I must stop bitching and moaning and get on with it.

With that in mind, this is where the Juices stand:

COMING DOWN HAPPY
This is where the problem really lies. I kept trying to tackle Song3, and have never felt so frustrated in my life over writing a song. It was becoming forced, and even worse, has gone through so many changes that I have essentially written 5 different songs here, none of which make me happy enough. I did figure out the problem though, it was an epiphany that occurred deep within a K-hole where The Beatles told me that I was making music for the wrong reasons. I was trying so hard to make the most epically perfect song according to what I believed other people would want, and as a result, I sucked all natural vibes from the process. So on that note I am (a) starting a new song, the approach being to completely plagiarise other peoples works; and (b) not touching this project until 2011. I expect an October launch at best, and even though I know no one cares, it at least proves that I will not be releasing something shit. Trust me, it is so ambitious that you’ll quit drinking coffee.

THE FUNPOWDER PLOT
Since last update, a new video for the Freewheelin' in Monument Valley fundraiser gig showed up. This came along with the chance to download said book by The Freewheelin’ Troubadour for FREE, with the simple trade of your email address. Which we think is fair enough. Other news is that Kris, Ammr and Ash have been working hard on the music video for The Yes Men - Future Calling, which can be previewed here.

You may have noticed that none of this has anything to do with me, so I intend to jump head first into the next project as deep as I can, and we have a ton of ideas ready to be worked on, some even expected before the end of year. I am toying with the idea of directing my first short too, and I have a cartoon idea which will probably be launched through this site if I have the time ever.

Finally, and probably the most influential news on The Plot, Jonathan Loose Agent 23 ran away to try and take over Austria again.
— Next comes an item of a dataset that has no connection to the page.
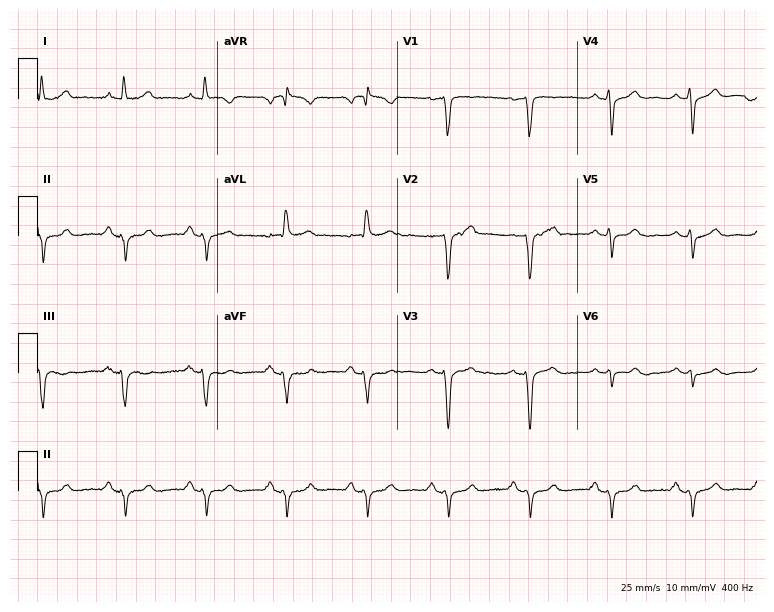
Electrocardiogram (7.3-second recording at 400 Hz), a 50-year-old male patient. Of the six screened findings (first-degree AV block, right bundle branch block, left bundle branch block, sinus bradycardia, atrial fibrillation, sinus tachycardia), none is recorded. Other findings, if any, are not listed.
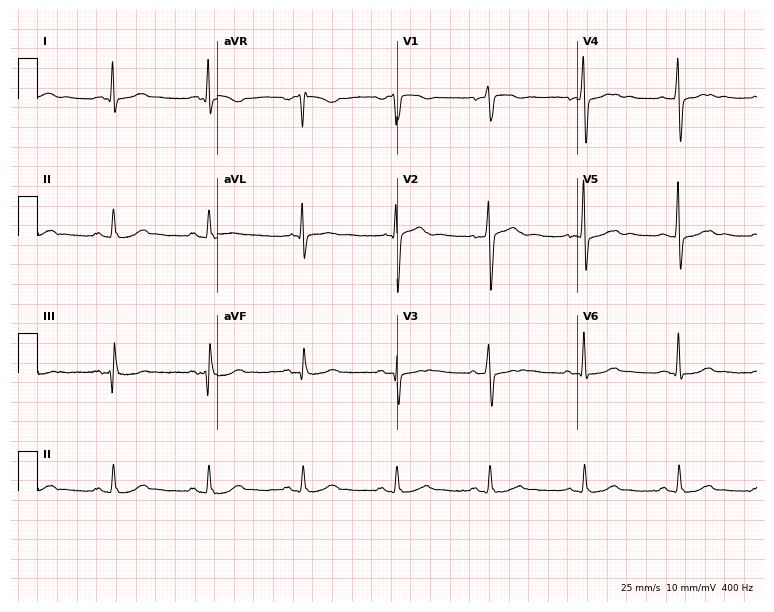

We forgive him as he has promised to return after 6 months to get busy again, so while he will be missed greately, he has in no way lost the plot. This has made the vibe a bit different in The East Village, but Jon is known for disappearing for months at a time, so we all await eagerly for his return by keeping ourselves busy.

FORMSPRING
I am taking a break from Formspring for who-knows-how-long, max until next year. I just need a break, apologies to the 15 questions rotting in the Inbox, when I answer them they will come out in one massive load. Feel free to ask more, I will be back on it soon.

JUICE NOTHING
Ok, so this is where it’s all at motherfuckers.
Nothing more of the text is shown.